I primi 24 progetti (si veda tabella in pagina) attiveranno risorse pari a 1,2 miliardi e interesseranno 12 milioni di italiani residenti in 131 comuni. Ma soprattutto, occuperanno 12.000 addetti per 38 mesi (a tanto ammontano i tempi medi di realizzazione degli interventi). Gli interventi spazieranno dalla tutela del verde urbano all’edilizia scolastica, dalle piste ciclabili, alla rigenerazione delle aree dismesse, dalla viabilità all’housing sociale, dagli impianti sportivi alla cultura. Le risorse arriveranno per il 43,6% dai fondi messi in campo dal governo, per il 28,8% da fondi privati e per il restante 27,6% dal cofinanziamento da parte dei comuni.
«Le disponibilità economiche per completare questo percorso ci sono», ha assicurato il premier Gentiloni. «Abbiamo varato venerdì scorso al Cipe ulteriori 800 milioni della tranche di 1,6 miliardi che serve a completare l’operazione: gli altri 800 milioni fanno parte del fondo per le infrastrutture».
«Con il bando si avvia una importante ricucitura delle periferie, luoghi non necessariamente lontani dal centro, in cui si concentra il degrado socio-economico», ha osservato Antonio Decaro che ha chiesto al governo di rendere stabili queste risorse in modo da disegnare finalmente «una strategia unitaria» per le periferie.

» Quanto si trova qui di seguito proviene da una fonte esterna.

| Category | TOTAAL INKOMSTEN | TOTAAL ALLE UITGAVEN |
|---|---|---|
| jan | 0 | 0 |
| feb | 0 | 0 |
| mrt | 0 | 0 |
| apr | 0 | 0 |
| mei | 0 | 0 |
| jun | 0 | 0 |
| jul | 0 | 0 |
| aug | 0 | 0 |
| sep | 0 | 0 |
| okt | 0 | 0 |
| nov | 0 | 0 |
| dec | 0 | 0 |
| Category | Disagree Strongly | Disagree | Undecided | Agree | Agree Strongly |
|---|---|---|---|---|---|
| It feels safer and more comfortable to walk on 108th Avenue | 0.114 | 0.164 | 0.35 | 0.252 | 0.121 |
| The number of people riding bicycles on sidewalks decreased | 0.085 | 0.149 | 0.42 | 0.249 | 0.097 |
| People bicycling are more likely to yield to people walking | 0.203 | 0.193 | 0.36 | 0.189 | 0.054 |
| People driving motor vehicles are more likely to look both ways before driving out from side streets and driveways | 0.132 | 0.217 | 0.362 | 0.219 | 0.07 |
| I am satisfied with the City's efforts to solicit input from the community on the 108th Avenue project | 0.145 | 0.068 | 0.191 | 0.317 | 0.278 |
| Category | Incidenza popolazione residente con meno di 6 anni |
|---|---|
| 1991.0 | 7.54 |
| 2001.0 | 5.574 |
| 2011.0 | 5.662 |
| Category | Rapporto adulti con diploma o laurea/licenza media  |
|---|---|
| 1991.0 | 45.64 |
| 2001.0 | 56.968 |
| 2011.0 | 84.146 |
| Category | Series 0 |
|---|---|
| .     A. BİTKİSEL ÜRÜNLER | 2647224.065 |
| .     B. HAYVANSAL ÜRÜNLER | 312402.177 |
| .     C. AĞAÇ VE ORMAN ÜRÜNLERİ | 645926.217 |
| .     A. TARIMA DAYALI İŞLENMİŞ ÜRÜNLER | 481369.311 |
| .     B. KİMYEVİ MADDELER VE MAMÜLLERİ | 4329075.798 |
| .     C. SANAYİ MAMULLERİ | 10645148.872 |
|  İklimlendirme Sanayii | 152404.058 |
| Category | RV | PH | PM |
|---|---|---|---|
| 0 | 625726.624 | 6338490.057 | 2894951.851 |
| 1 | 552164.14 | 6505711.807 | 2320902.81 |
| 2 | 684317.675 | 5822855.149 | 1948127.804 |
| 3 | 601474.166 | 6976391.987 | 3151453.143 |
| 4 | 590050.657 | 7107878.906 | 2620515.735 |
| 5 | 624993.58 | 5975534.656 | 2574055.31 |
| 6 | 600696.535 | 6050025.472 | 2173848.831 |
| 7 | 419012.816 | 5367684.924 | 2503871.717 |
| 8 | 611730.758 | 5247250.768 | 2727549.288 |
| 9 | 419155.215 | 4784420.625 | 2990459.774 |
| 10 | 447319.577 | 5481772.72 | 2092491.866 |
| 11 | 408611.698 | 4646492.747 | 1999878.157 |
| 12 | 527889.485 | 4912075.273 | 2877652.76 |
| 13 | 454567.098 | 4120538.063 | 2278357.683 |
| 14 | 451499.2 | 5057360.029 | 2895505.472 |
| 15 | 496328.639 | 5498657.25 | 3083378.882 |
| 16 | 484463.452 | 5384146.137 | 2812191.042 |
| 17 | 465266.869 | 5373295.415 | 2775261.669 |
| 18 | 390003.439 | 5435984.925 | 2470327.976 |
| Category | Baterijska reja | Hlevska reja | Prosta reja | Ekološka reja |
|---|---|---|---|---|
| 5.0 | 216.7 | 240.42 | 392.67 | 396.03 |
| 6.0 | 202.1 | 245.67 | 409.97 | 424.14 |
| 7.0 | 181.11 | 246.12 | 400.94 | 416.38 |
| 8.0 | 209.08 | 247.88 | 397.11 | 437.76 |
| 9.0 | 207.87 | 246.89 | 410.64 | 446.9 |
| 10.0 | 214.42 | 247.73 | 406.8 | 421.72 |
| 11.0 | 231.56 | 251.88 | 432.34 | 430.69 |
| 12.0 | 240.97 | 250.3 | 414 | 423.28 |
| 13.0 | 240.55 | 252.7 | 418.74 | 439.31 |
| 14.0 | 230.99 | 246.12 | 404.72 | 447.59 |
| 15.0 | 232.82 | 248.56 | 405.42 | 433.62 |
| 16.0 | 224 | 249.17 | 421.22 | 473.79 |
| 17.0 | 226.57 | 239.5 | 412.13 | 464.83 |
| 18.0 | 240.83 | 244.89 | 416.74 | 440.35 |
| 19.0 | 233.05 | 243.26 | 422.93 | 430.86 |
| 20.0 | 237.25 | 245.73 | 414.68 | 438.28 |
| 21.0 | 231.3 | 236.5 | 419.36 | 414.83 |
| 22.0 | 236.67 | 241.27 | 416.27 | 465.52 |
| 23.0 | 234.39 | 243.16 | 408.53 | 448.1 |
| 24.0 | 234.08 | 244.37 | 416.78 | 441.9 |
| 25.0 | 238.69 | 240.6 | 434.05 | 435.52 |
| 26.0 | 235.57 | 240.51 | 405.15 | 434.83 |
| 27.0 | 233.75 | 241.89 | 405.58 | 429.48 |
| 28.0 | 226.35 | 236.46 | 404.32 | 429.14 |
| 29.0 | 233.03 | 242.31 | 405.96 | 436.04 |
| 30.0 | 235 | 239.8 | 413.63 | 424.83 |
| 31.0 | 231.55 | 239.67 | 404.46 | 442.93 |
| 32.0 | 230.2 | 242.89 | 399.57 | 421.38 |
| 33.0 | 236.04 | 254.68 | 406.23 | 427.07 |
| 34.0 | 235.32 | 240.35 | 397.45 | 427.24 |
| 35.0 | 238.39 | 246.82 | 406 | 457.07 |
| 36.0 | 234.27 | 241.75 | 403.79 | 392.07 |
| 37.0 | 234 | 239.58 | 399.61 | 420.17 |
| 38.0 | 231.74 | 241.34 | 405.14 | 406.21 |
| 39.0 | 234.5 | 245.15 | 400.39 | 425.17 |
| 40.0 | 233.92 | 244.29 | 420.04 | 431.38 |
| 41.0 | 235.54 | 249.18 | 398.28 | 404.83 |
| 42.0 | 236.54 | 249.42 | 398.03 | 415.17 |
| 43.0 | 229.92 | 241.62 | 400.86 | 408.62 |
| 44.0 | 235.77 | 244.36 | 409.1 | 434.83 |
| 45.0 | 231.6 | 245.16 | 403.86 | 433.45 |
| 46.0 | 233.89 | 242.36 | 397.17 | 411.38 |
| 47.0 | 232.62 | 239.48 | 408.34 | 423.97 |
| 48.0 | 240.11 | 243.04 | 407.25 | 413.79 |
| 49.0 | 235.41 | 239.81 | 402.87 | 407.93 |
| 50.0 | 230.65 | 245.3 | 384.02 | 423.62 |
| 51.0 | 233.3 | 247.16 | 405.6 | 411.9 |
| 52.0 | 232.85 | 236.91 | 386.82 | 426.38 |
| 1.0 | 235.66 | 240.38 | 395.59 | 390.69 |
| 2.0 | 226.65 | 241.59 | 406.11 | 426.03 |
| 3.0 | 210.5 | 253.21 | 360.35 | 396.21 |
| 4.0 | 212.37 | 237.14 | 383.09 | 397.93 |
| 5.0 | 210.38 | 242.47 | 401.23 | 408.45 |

Un appello subito condiviso dal premier. «Ha ragione Decaro a dire che non può essere una tantum e che deve trattarsi di un impegno di lunga durata ma io sono orgoglioso di rivendicare il fatto che questo impegno che il presidente Renzi aveva preso a nome del governo viene mantenuto, e viene mantenuto lavorando sul nostro tessuto urbano», ha sottolineato il presidente del consiglio.
Tra i progetti presentati ieri a Palazzo Chigi spicca proprio quello della città metropolitana di Bari, guidata da Decaro. Non solo per il valore complessivo del progetto, denominato «Periferie aperte» (oltre 100 milioni di euro), ma anche perché il bando punta a coinvolgere 41 comuni dell’area metropolitana barese prevedendo la realizzazione di 36 interventi strategici di riqualificazione dello spazio pubblico puntando su mobilità sostenibile, sicurezza, infrastrutture sportive, spazi verdi e arte pubblica. Da segnalare anche il progetto del comune di Napoli «Restart Scampia» che punta a riqualificare il quartiere anche attraverso l’abbattimento di tre dei quattro complessi residenziali meglio conosciuti come «Le Vele» e ormai divenuti simbolo del degrado della zona.